- **Provided data**:
>>

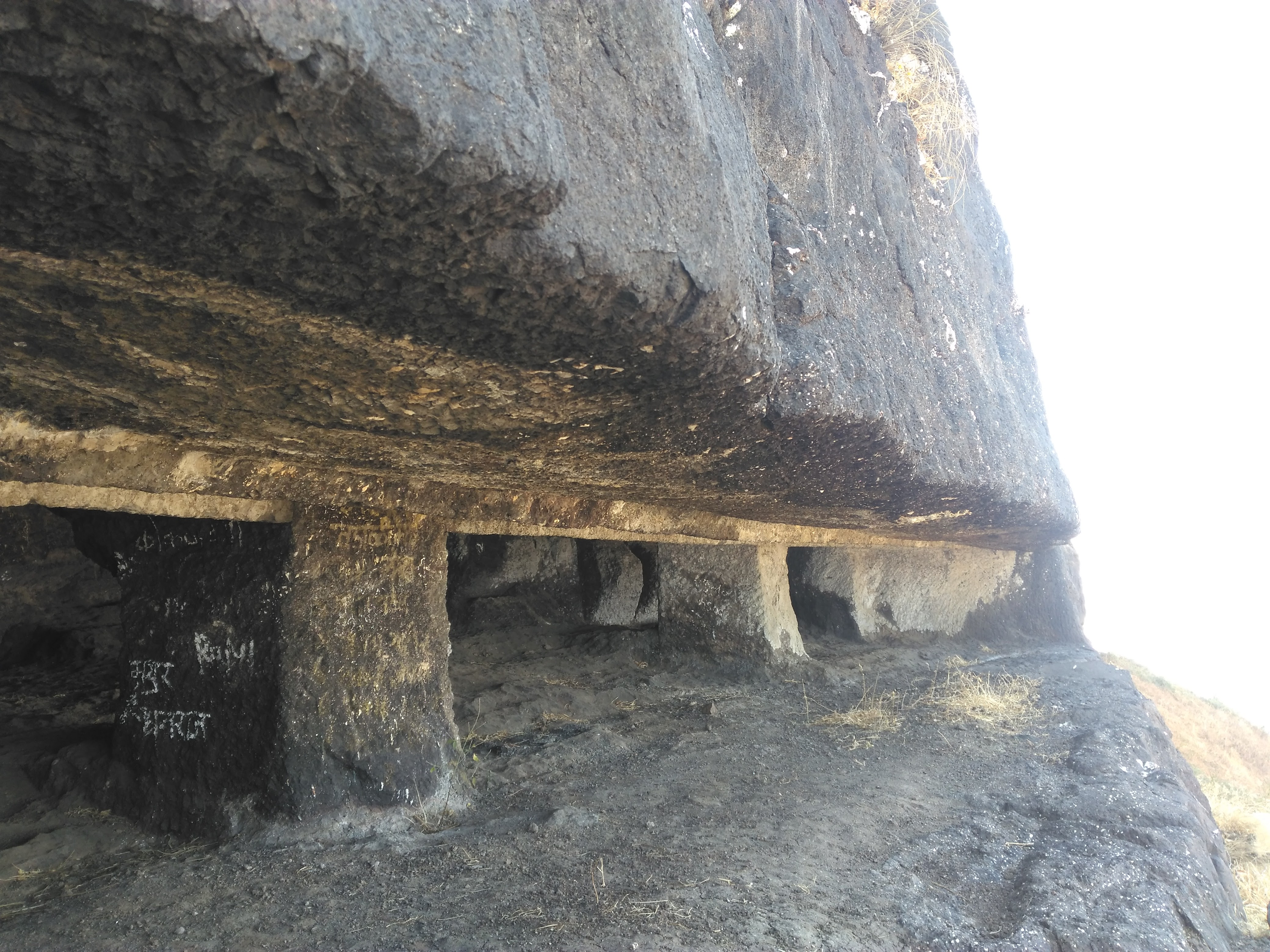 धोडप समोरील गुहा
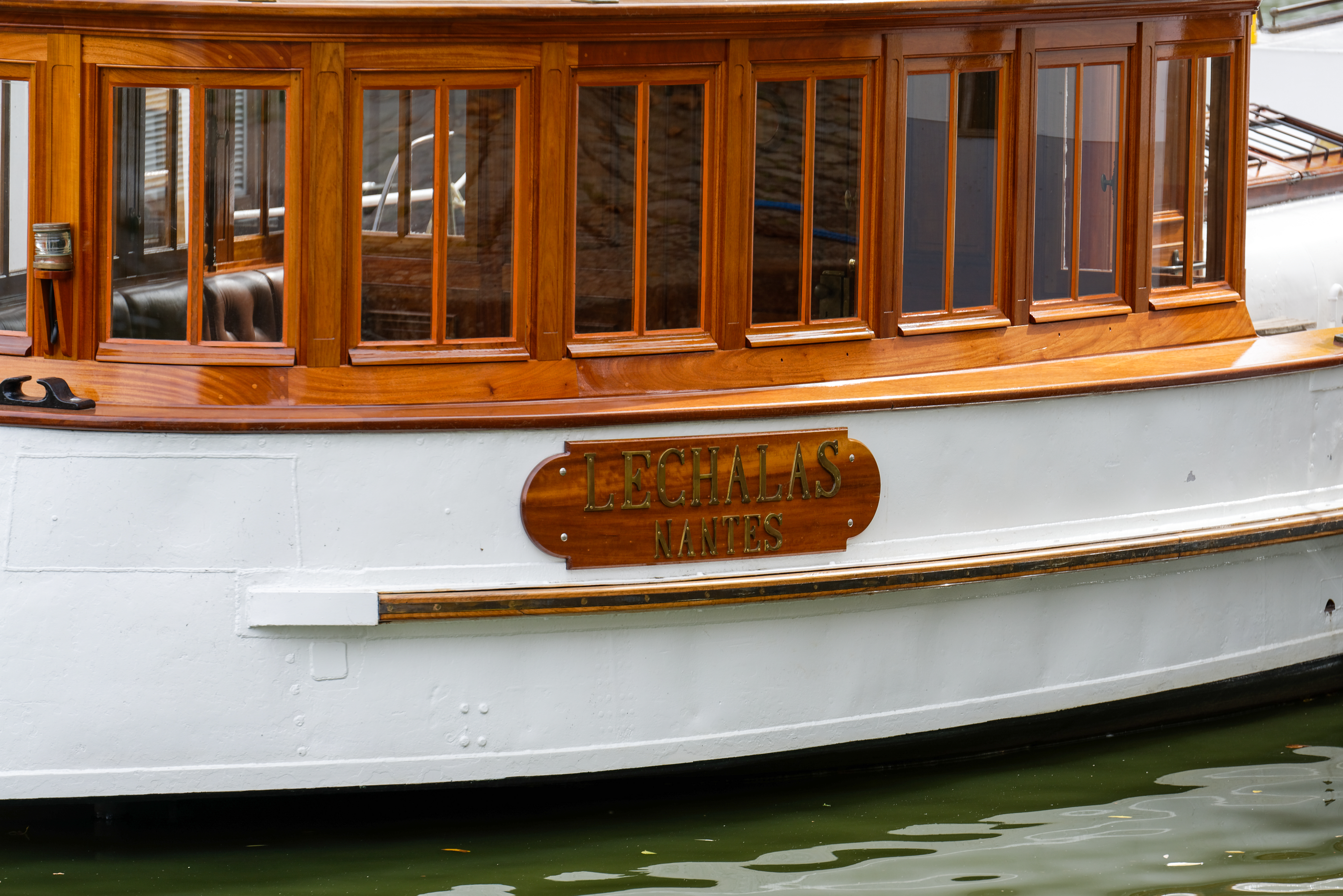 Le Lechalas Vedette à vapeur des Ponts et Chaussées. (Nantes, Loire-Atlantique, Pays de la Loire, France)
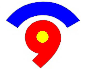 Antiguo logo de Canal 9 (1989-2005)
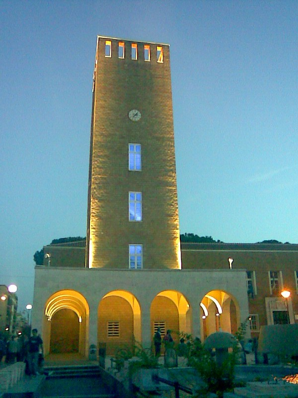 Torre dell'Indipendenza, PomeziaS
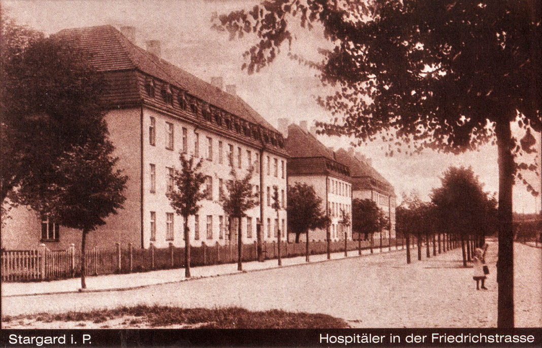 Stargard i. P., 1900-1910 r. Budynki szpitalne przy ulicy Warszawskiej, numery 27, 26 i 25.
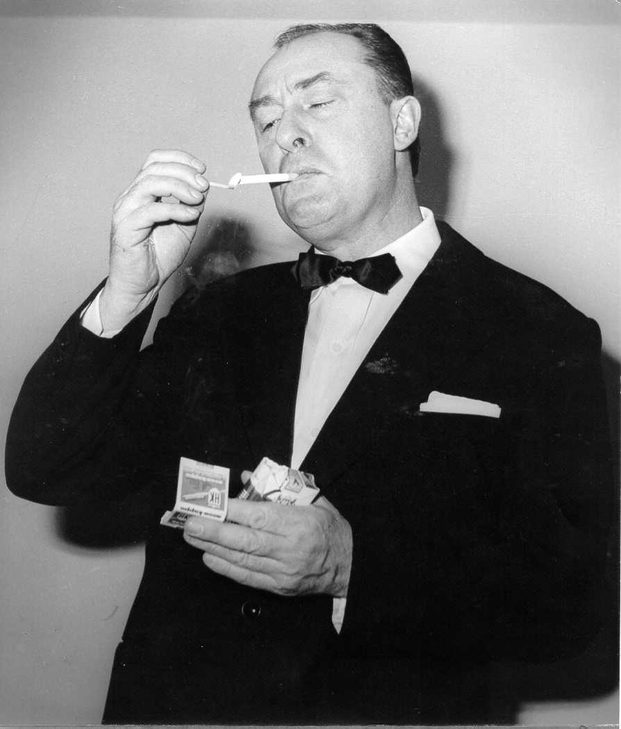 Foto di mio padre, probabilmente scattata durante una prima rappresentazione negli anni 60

<<
>>

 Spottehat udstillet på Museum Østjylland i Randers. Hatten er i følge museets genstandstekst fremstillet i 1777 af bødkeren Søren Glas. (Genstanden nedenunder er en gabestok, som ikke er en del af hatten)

<<
>>

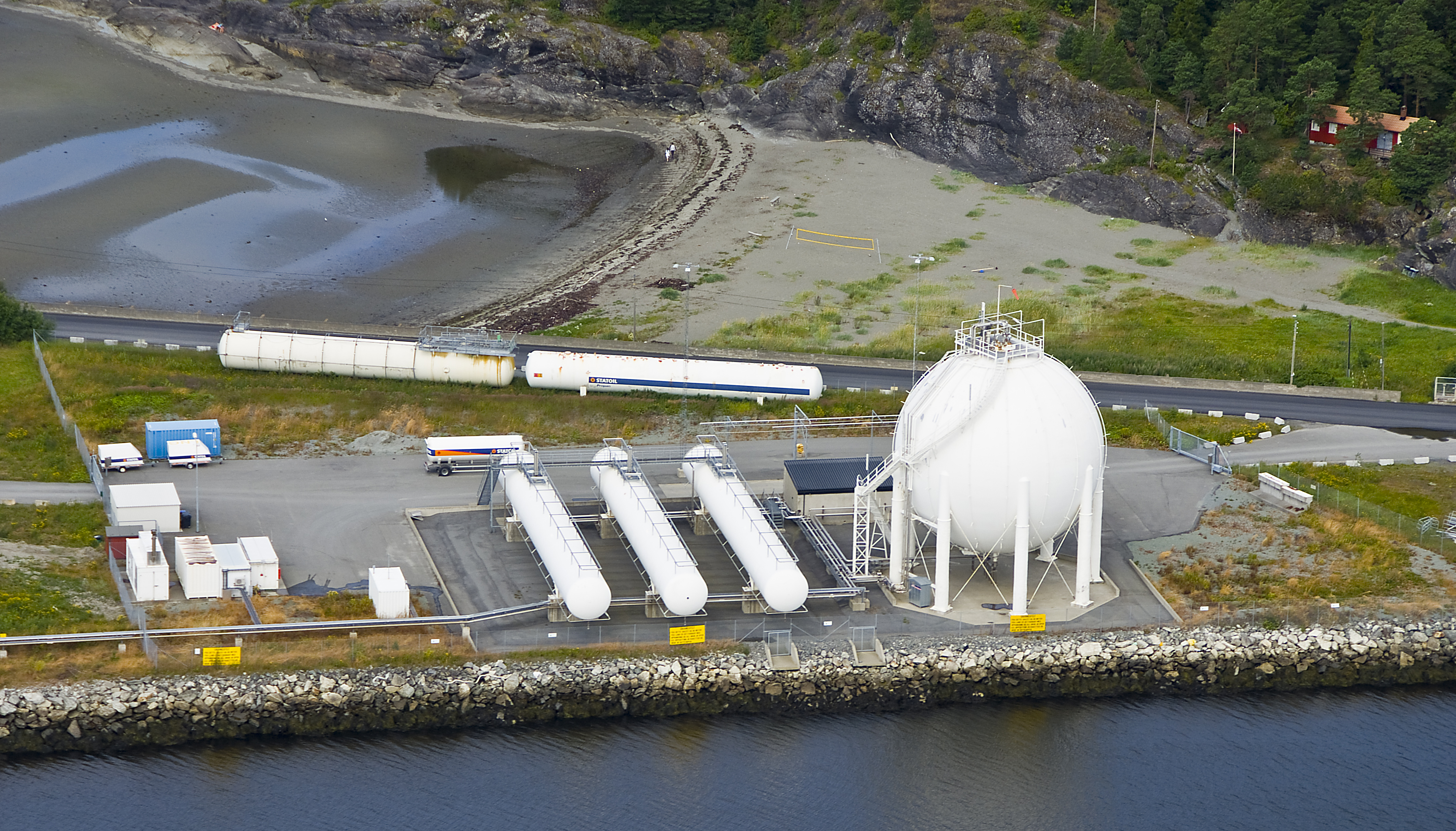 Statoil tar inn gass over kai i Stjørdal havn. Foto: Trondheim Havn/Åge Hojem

<<

- **Instructions to follow**: Nothing but the lines above from the one that has "धोडप समोरील गुहा" down to the one that has "Stargard i. P., 1900-1910" belongs in the answer, copied exactly, without pictures.

- **Your solution**:
 धोडप समोरील गुहा
 Le Lechalas Vedette à vapeur des Ponts et Chaussées. (Nantes, Loire-Atlantique, Pays de la Loire, France)
 Antiguo logo de Canal 9 (1989-2005)
 Torre dell'Indipendenza, PomeziaS
 Stargard i. P., 1900-1910 r. Budynki szpitalne przy ulicy Warszawskiej, numery 27, 26 i 25.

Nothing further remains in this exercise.